Si j’ai longtemps pensé que l’image collée dans l’un des angles du plateau de Monogram – image représentant visiblement un espace administratif (tribunal, banque, mairie, librairie ?)- avait une importance quant à sa localisation exacte, il me semble à présent que ce n’est peut-être pas tant le lieu que le contexte évoqué ici qui semble avoir une signification.

 

En fait il existe, de part le monde (et particulièrement aux Etats-Unis), plusieurs lieux qui y ressemblent, soit par les volumes, les luminaires ou encore les motifs à caissons du plafond. Aucun des lieux que j’ai croisés ne correspond à celui figurant dans l’image utilisée par Rauschenberg.

Public library, NY – Central station, NY -  Public library, Kansas – Public Library, Boston

Cependant on peut supposer que ce style architectural néo-baroque, utilisé pour des lieux très officiels, pouvait incarner, aux yeux de l’artiste, une certaine lourdeur idéologique - Extra Heavy est-il inscrit dans l’angle opposé du plateau de Monogram -, une vision empesée, passéiste et peut-être mortifère d’une certaine Amérique dans laquelle il ne se reconnaissait sans doute pas.



Une autre interprétation s’appuie sur la forme des lustres qui rappelle les cercles en entonnoir  de « l’Enfer » de Dante, représentés par exemple par Alessandro Botticelli.

 

A. Botticelli, 1490


Rauschenberg travaillera lui aussi, dès 1959, sur une série de transferts lithographiques intitulé «inferno’s drawings » qui se réfèrent explicitement au texte de Dante en utilisant, de façon très inattendue des photographies prélevées notamment dans la presse sportive. Cette thématique était donc proche des préoccupations de l’artiste à cette période.

Quant à  Monogram faut-il en déduire que cette image placée en amorce sur un coin du plateau serait une allusion discrète aux Enfers de Dante ? La présence d’une image sportive, ou disons d’une activité physique périlleuse (le funambule suspendu au dessus de l’abîme), la vision plongeante sur une foule (dont les visages sont encerclés) et sur l’aviateur (dont j’ai évoqué plus haut la probable analogie avec un ange déchu), le jeune homme en sous-vêtements les épaules tombantes (comme résigné) et enfin la présence de la chèvre (ceinturée d’un pneu) qui trône sur le plateau, tous ces éléments iconiques tendraient à nous entraîner dans la sombre tonalité du plateau, dans la spirale de ce marasme où le regard et la raison s’égarent.

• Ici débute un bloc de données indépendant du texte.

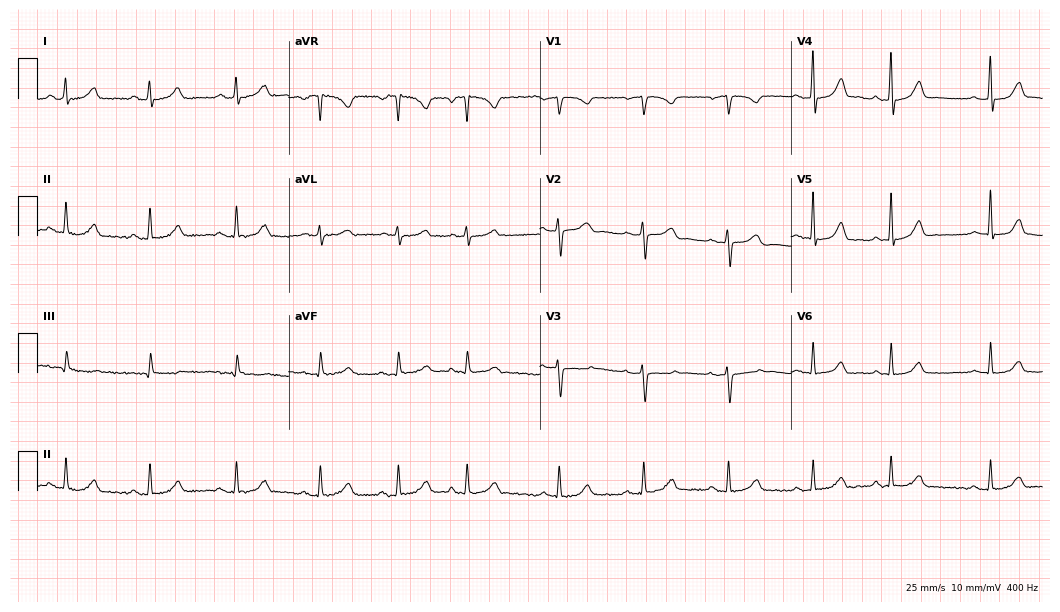
Standard 12-lead ECG recorded from a female patient, 38 years old (10.2-second recording at 400 Hz). Read as a normal ECG.

De quel enfer s’agit-il ici, que sont ces ténèbres et ce chaos où nous précipite Rauschenberg ? La chèvre nous l’avons vu, est tout à la fois un élément allégorique, une figure primitive ou archaïque, une relique, une sorte d’autoportrait… Le plateau sur lequel est juché l’animal est tout aussi bien l’image d’un terrain vague parsemé des reliefs et de rebus – et de rébus! -, un territoire réel ou rêvé traversé, ou encore, comme on vient de le voir, un objet rituel détourné, retourné, renversé.

[...]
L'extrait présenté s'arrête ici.